Well, not really dread control, but control nonetheless.
In my new library, we have 50 laptops that we check out to students so they can wander through stacks and study areas and work via wireless where they like. As the school year progresses and finals/papers season hits, demand for the laptops increase to the point where there's a long queue for them at the circulation desk.
If the past, we tried to enforce a use time limit of two (now stretched to three for the fall) hours through fines. The problem is, students who could afford the fines would just ignore it and keep on typing away. We tried barring students who hoarded laptops from checking them out again for a week, but since many of them only used the laptop in an all day manner once every other week or so, this did little. Attempts to increase the ban period to more than a week were met by wailing and gnashing of teeth and were a non-starter. Plus the circulation system (Innovative) is pretty unforgiving when it comes to late items. It its eyes "five minutes late" and "five hours late" as yielding the same penalty.

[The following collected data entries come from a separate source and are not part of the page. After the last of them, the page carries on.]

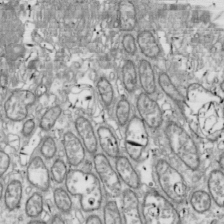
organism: Drosophila
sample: Cell division; meiosis; drosophila spermatocytes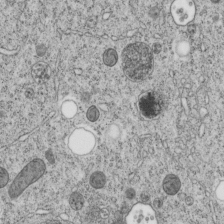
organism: C. elegans
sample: C. elegans embryo early stage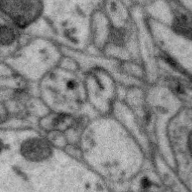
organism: Zebra finch
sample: Brain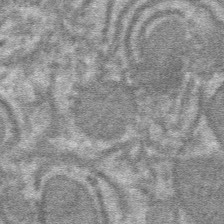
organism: Mouse
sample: Mouse hepatocytes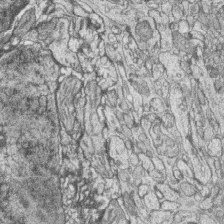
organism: Zebrafish
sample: synaptic ribbons in rod cells and cone cells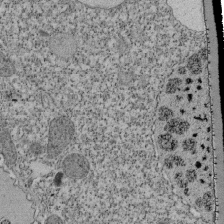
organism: Tetrahymena
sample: Cilia in tetrahymena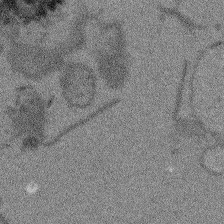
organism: Arabidopsis thaliana
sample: Root tip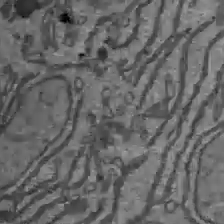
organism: C57BL Mouse
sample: Liver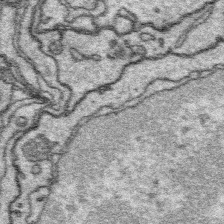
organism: Platynereis dumerilii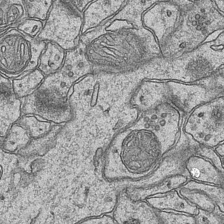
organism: Mouse
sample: CA1 Hippocampus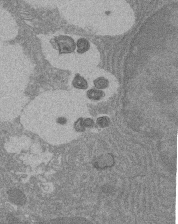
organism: Rat
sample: Salivary granule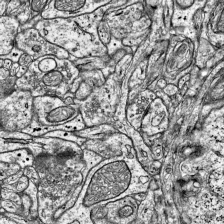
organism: Mouse
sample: Visual Cortex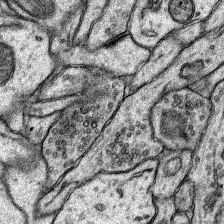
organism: Rat
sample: Hippocampus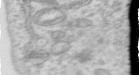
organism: Human
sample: Centriole in RPE cells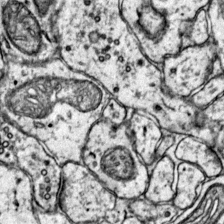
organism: Mouse
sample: Primary visual cortex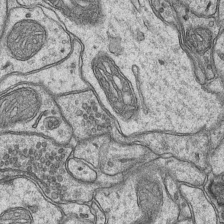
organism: Mouse
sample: CA1 Hippocampus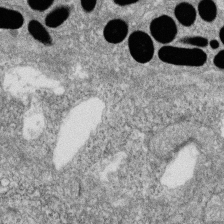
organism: Zebrafish
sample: Cilia; retinal pigment epithelium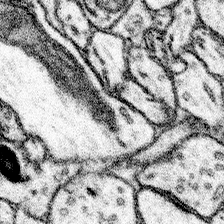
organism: Mouse
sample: Somatosensory cortex neuropil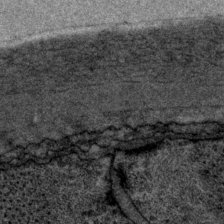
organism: P. pacificus
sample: Pharynx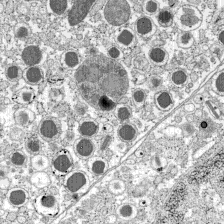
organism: C57BL Mouse
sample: Pancreatic islet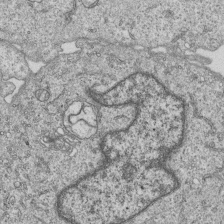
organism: Human
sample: MDA-MB-231 cells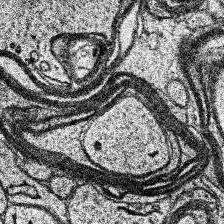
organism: Human
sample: Temporal Lobe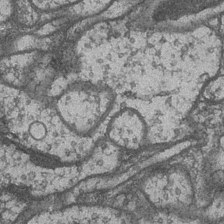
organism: Drosophila
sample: Optic medulla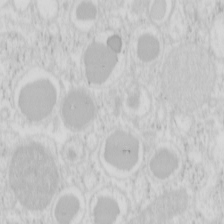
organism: Mouse
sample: Pancreas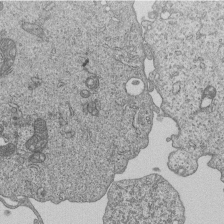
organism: Human
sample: MDA-MB-231 cells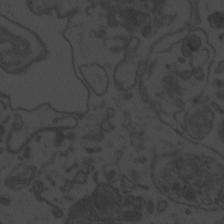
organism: Zebrafish
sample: Macrophage infected with Toxoplasma gondii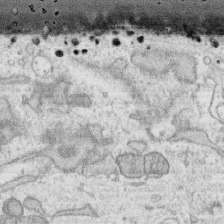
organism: Human
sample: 1205lu cells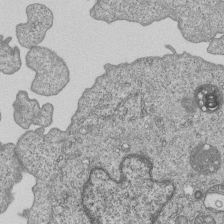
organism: Human
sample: MDA-MB-231 cells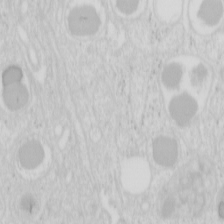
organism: Mouse
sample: Pancreas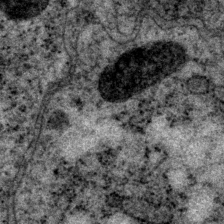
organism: P. pacificus
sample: Pharynx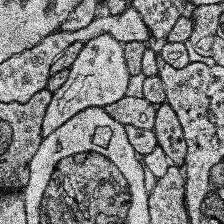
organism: Human
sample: Temporal Lobe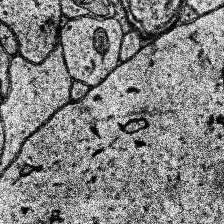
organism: Human
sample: Temporal Lobe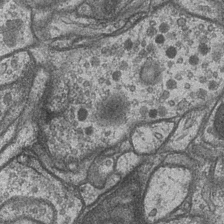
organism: Drosophila
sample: Optic medulla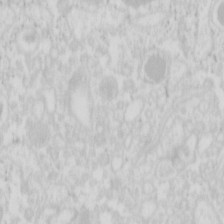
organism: Mouse
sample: Pancreas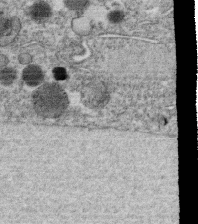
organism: C. elegans
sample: C. elegans oocyte; sperm cells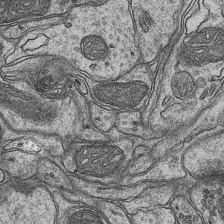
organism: Mouse
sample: CA1 Hippocampus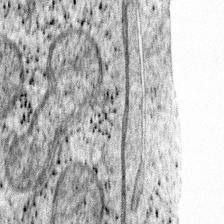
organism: Human
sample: HeLa cells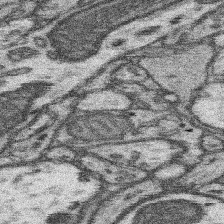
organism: Mouse
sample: Somatosensory cortex neuropil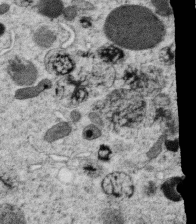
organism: C. elegans
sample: C. elegans oocyte; sperm cells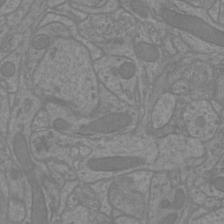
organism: Mouse
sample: Cortical neurons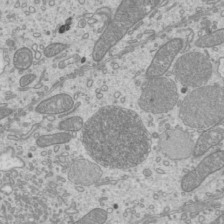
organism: Mouse
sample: Cilia; mouse epididymis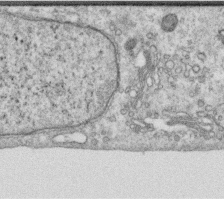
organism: Human
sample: Centriole in RPE cells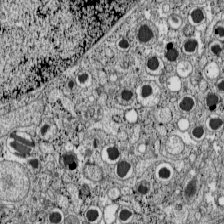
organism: C57BL Mouse
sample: Pancreatic islet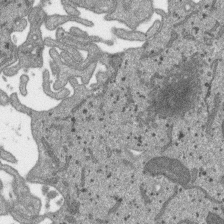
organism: Human
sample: Lung epithelial cells infected with SARS-CoV-2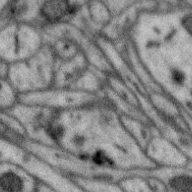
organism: Zebra finch
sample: Brain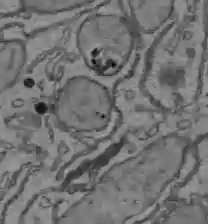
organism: C57BL Mouse
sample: Liver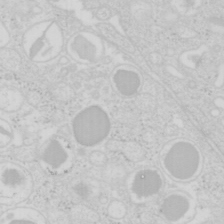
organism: Mouse
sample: Pancreas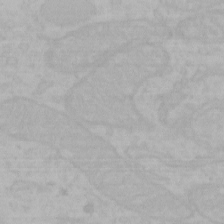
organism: Mouse
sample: Choroid plexus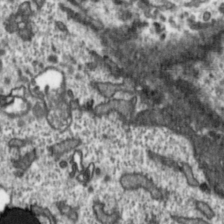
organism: Toxoplasma gondii
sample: Parasites in a vacuole inside a host cell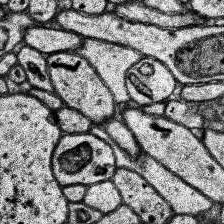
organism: Human
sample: Temporal Lobe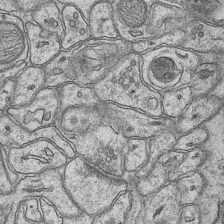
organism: Mouse
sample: CA1 Hippocampus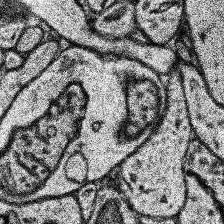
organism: Human
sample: Temporal Lobe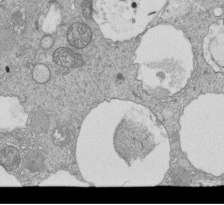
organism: Tetrahymena
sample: Cilia in tetrahymena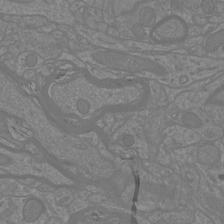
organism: Mouse
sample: Cortical neurons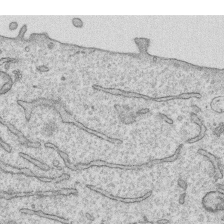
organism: Human
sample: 1205lu cells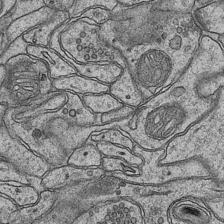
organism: Mouse
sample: CA1 Hippocampus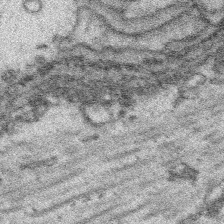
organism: Platynereis dumerilii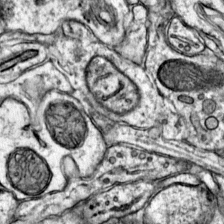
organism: Mouse
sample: Primary visual cortex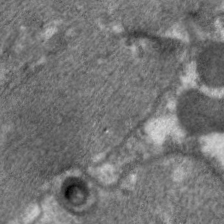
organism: C. elegans
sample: Pharynx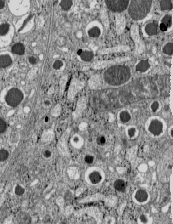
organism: C57BL Mouse
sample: Pancreatic islet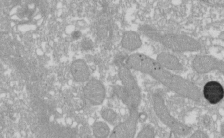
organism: Xenopus
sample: Cilia; centrioles in frog embryo cells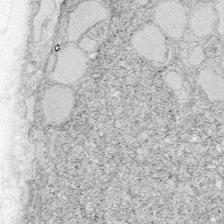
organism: Zebrafish
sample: Whole-Brain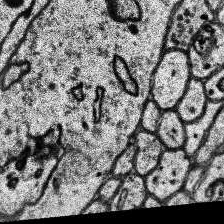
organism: Human
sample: Temporal Lobe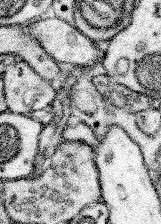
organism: Mouse
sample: Somatosensory cortex neuropil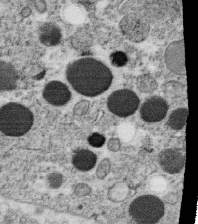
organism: C. elegans
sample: C. elegans oocyte; sperm cells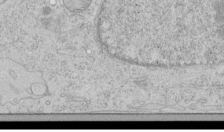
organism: Human
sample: Mitochondria in HCT116 cells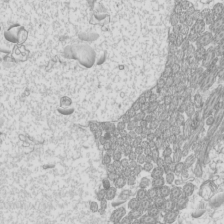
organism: Mouse
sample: Cilia; mouse epididymis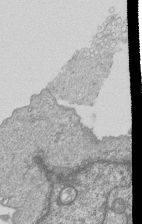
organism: Human
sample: MDA-MB-231 cells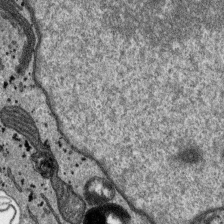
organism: Human
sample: Lung epithelial cells, uninfected (mock) control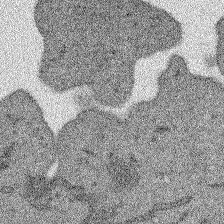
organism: Human
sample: HeLa cells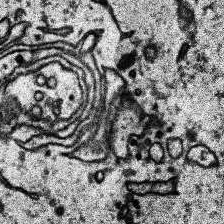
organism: Human
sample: Temporal Lobe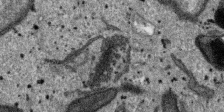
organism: Human
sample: Lung epithelial cells, uninfected (mock) control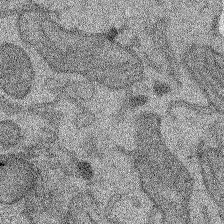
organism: Human
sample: HeLa cells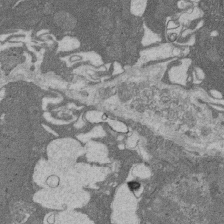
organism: Rat
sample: Salivary granule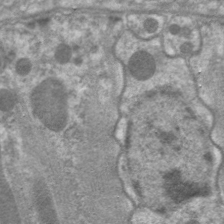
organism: C. elegans
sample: Pharynx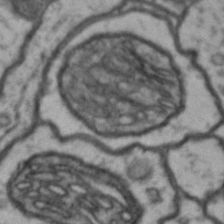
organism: Drosophila
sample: Brain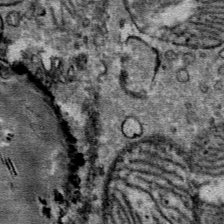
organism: Mouse
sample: Mouse Salivary gland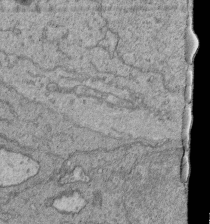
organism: Human
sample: Retinal organoid Rod and Cone cells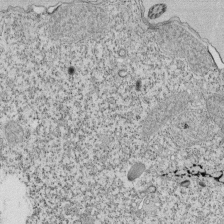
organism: Tetrahymena
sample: Cilia in tetrahymena

Over the summer, use is pretty light, so we let the laptops out all day, no problem. But come the Fall, I'm going to want to limit use in such a way so as to make sure that everyone gets equal access.
What I would like to do is to equip the laptops with some sort of software that would allow me to send messages to the user ("Hey, please return the laptop!" or "Your three hours are almost up!") and should they ignore their time limit, lock their laptop down (with a message, "If you want to save your work, please return the laptop to the circ desk").
I don't want to set a hard counter like in an internet cafe or public library that counts down from three hours then locks because if there's no one waiting to use the laptop, then the patron should be free to keep working without the interruption of bringing stuff down to the circ desk. I'm also not interested in logging keystrokes or chats or anything like that.
Does such software exist? If so, does such software exist that would play nicely with CleanSlate, Fortress, and anti-virus software that we have running on the laptops?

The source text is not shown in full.